As a child my mom would set out our afternoon tea on the weekends with cake or cookies and call to my dad and the kids, "Come be gezellig with me!"  In the footsteps of his mother before him, my dad would turn on classical music and we would sit around the coffee table, cozy on our couches, dipping our cookies into our tea cups and sharing stories together.

Gezellig is the warmth of a fire in winter, sharing a blanket with a friend on the couch, and wrapping your fingers around a hot coffee.  Being gezellig was the ever sought after goal of my parents and all their friends during my childhood.

This week, being gezellig is our goal too.  We are settling in to new routines and making peace with our new roles as mama and papa and son. We are getting cozy as a family.

We are enjoying the wonderment of our son as he sits so quietly in his stroller and takes in our neighborhood. We are delighting in his blissful laughter as he experiences the newness of his life:

swinging high at the park,


exploring the new playground equipment,




and watching, mesmerized, as the park's ducks waddle by.




Today we introduced him to the height of gezelligheid: the Christmas season. After years of dreaming about experiencing the holidays with our own child, we are drinking deeply from the well of at long lasts. At long last, we decorated together, set up the tree, and took Arie to his first ever Christmas parade. He is wide-eyed and curious through it all, taking in every new experience with awe.

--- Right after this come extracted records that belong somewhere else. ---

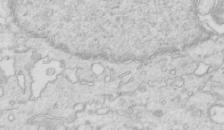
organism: Mouse
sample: Multiciliated cells
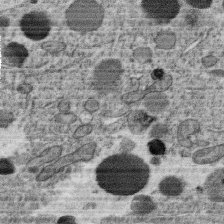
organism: C. elegans
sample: C. elegans oocyte; sperm cells
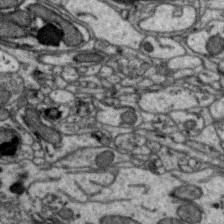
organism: Zebra finch
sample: Brain
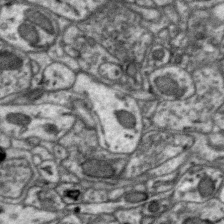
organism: Zebra finch
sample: Brain
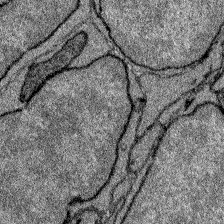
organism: Zebrafish
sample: Larval olfactory bulb
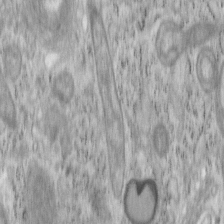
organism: Human
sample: HeLa cells
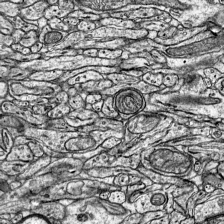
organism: Mouse
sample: Visual Cortex
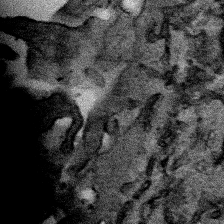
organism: Human
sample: Mitochondria in HCT116 cells
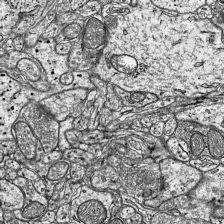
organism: Mouse
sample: Visual Cortex
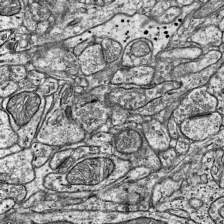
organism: Mouse
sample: Visual Cortex
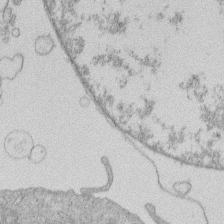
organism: Human
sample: Macrophage cells
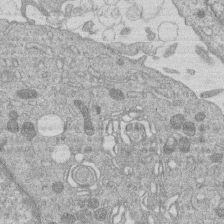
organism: Human
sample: Macrophage cells
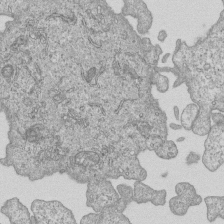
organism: Human
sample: MDA-MB-231 cells
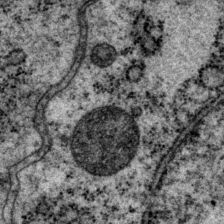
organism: P. pacificus
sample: Pharynx
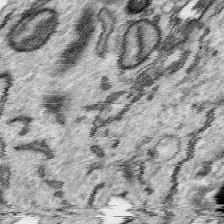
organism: Human
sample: HeLa cells
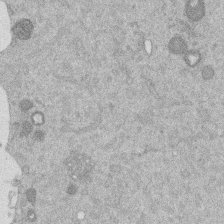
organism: Mouse
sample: Dividing mouse embryo 1 cell stage
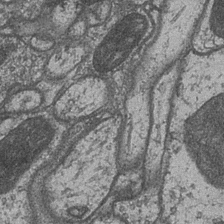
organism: Drosophila
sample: Optic medulla
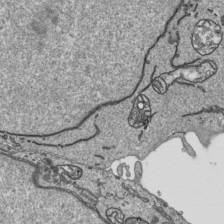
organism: Human
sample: Mitochondria in HCT116 cells
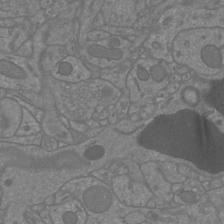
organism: Mouse
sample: Cortical neurons
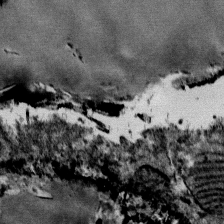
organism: Mouse
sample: Mouse Salivary gland
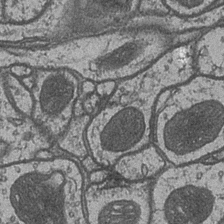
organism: Drosophila
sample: Optic medulla
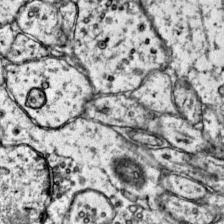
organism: Mouse
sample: Primary visual cortex
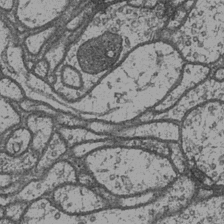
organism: Drosophila
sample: Optic medulla
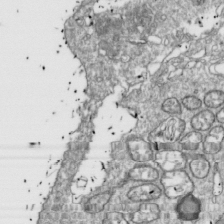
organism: Drosophila
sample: Cell division; meiosis; drosophila spermatocytes
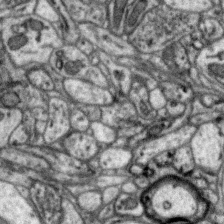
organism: Zebra finch
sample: Brain
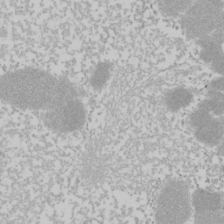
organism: Mouse
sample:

We decorated the tree dark and when it was fully dressed I stood on a chair to capture the moment when John turned on the lights.  He watched with silent rapture and gingerly reached out to touch the ornaments.  Everything is new and everything is beautiful.

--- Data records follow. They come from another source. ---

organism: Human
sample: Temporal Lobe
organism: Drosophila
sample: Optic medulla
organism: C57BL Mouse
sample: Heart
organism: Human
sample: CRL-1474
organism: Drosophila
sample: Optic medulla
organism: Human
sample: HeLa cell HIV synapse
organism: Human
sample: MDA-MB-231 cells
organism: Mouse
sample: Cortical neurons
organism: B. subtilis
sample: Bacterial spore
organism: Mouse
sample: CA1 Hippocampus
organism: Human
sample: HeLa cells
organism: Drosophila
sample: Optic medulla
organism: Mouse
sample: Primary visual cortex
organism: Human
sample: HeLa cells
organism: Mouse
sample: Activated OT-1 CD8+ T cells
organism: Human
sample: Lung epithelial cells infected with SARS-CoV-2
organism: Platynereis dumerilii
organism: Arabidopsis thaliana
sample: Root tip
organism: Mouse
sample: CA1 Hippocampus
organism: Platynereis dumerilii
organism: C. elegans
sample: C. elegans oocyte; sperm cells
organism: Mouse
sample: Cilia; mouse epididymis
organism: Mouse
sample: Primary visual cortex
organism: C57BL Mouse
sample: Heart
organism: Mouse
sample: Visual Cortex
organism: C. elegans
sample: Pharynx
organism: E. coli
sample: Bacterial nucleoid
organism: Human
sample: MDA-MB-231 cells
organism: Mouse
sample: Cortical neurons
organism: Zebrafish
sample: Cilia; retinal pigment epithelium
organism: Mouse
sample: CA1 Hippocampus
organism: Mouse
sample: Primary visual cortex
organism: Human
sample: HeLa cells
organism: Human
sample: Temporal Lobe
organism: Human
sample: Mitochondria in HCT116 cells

His papa held him up to place the angel on the top of the tree.  Tonight John said to me, "I had these ideas of what it would be like to be a father but I didn't think it would really be like I imagined.  So far, it is.  It's awesome."

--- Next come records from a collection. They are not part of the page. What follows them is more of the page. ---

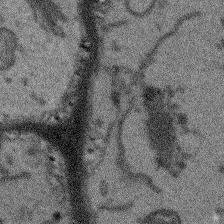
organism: Arabidopsis thaliana
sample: Root tip
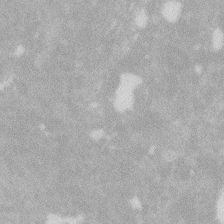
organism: Zebrafish
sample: Macrophage
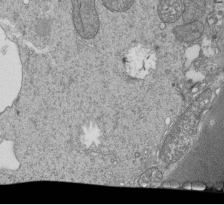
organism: Tetrahymena
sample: Cilia in tetrahymena
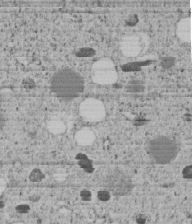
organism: C. elegans
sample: C. elegans embryo early stage
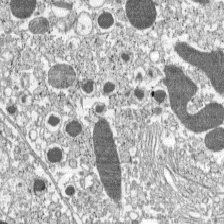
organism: C57BL Mouse
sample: Pancreatic islet
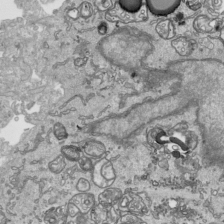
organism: Human
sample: Mitochondria in HCT116 cells
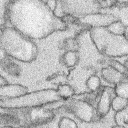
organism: Rabbit
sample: Retina
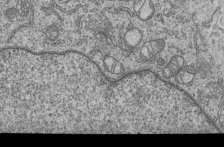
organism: Human
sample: MDA-MB-231 cells
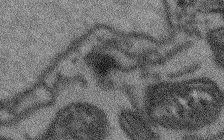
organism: Arabidopsis thaliana
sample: Root tip
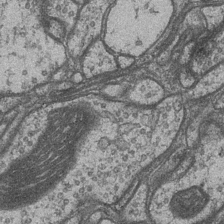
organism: Drosophila
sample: Optic medulla
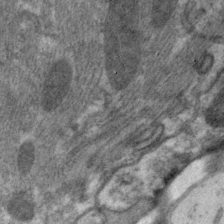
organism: C. elegans
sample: Pharynx
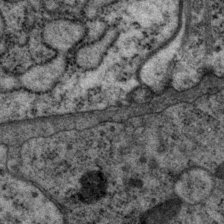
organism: P. pacificus
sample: Pharynx
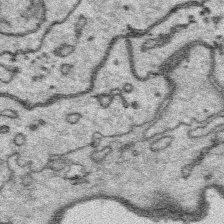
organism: Platynereis dumerilii
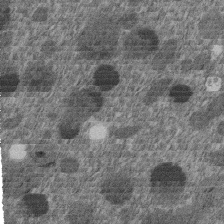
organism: C. elegans
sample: C. elegans embryo early stage
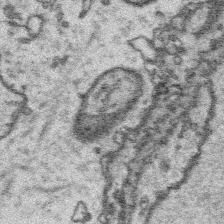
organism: Platynereis dumerilii
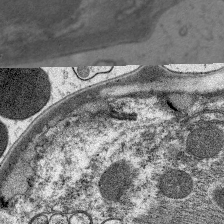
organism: C. elegans
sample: Pharynx
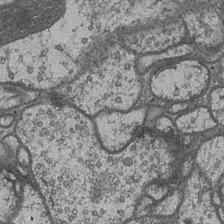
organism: Drosophila
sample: Optic medulla
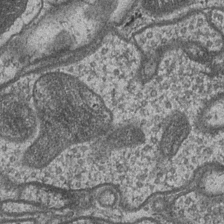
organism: Drosophila
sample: Optic medulla
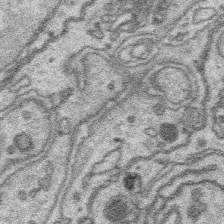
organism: Platynereis dumerilii
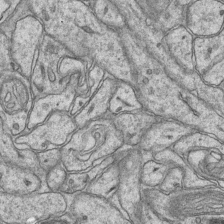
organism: Mouse
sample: CA1 Hippocampus
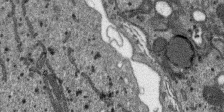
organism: Human
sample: Lung epithelial cells infected with SARS-CoV-2
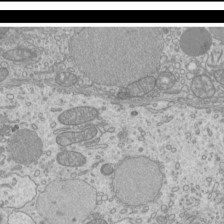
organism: Mouse
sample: Cilia; mouse epididymis
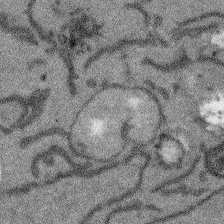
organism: Arabidopsis thaliana
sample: Root tip
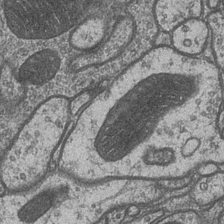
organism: Drosophila
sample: Optic medulla
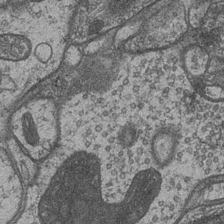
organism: Drosophila
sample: Optic medulla
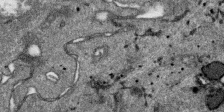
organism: Human
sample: Lung epithelial cells, uninfected (mock) control
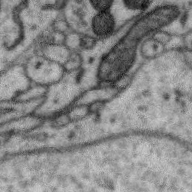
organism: Zebra finch
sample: Brain
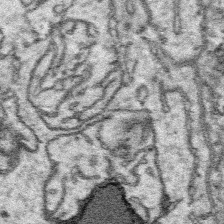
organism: Platynereis dumerilii
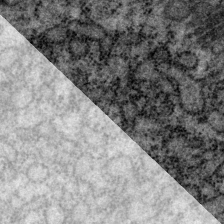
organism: P. pacificus
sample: Pharynx
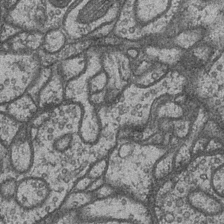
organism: Drosophila
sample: Optic medulla
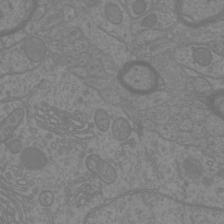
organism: Mouse
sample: Cortical neurons
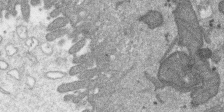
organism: Human
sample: Lung epithelial cells infected with SARS-CoV-2
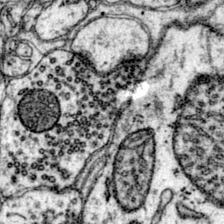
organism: Mouse
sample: Primary visual cortex
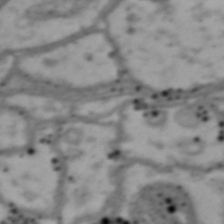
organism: Drosophila
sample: Brain
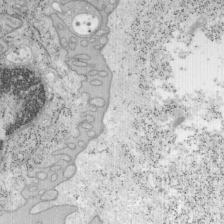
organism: Mouse
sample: OT-I killer T cells with ID8 ovarian cancer cells
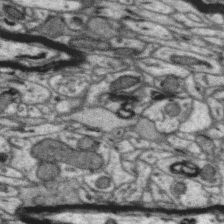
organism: Zebra finch
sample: Brain
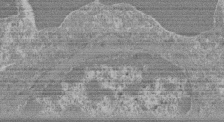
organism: Mouse
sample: Glomerulus
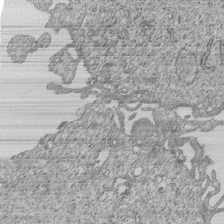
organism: Human
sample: MDA-MB-231 cells
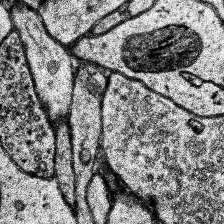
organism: Human
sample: Temporal Lobe
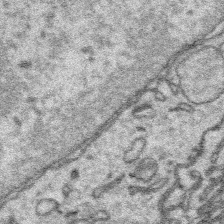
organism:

Yes, we are waking up with Arie in the middle of the night and struggling to figure out what he wants to eat.  We are drinking more coffee than usual and calling, "Not it!" for diaper changes.  But we are so happy with our little man. We are reveling in the newness of it all.  After the years I spent longing for a child, I am living in deep gratitude for the precious gift of our long awaited child.  The days are long but the years fast, as the saying goes. Let me love the long days and look back at the fast years with satisfaction for a life well lived, in gratitude and joy.

Waiting for the parade of lights to begin.





Jesus is the light. Amen.

Blessed gezelligheid for the holidays.

xo

25 comments:

  1. You got a lovely picture of Micah. It nearly made me cry!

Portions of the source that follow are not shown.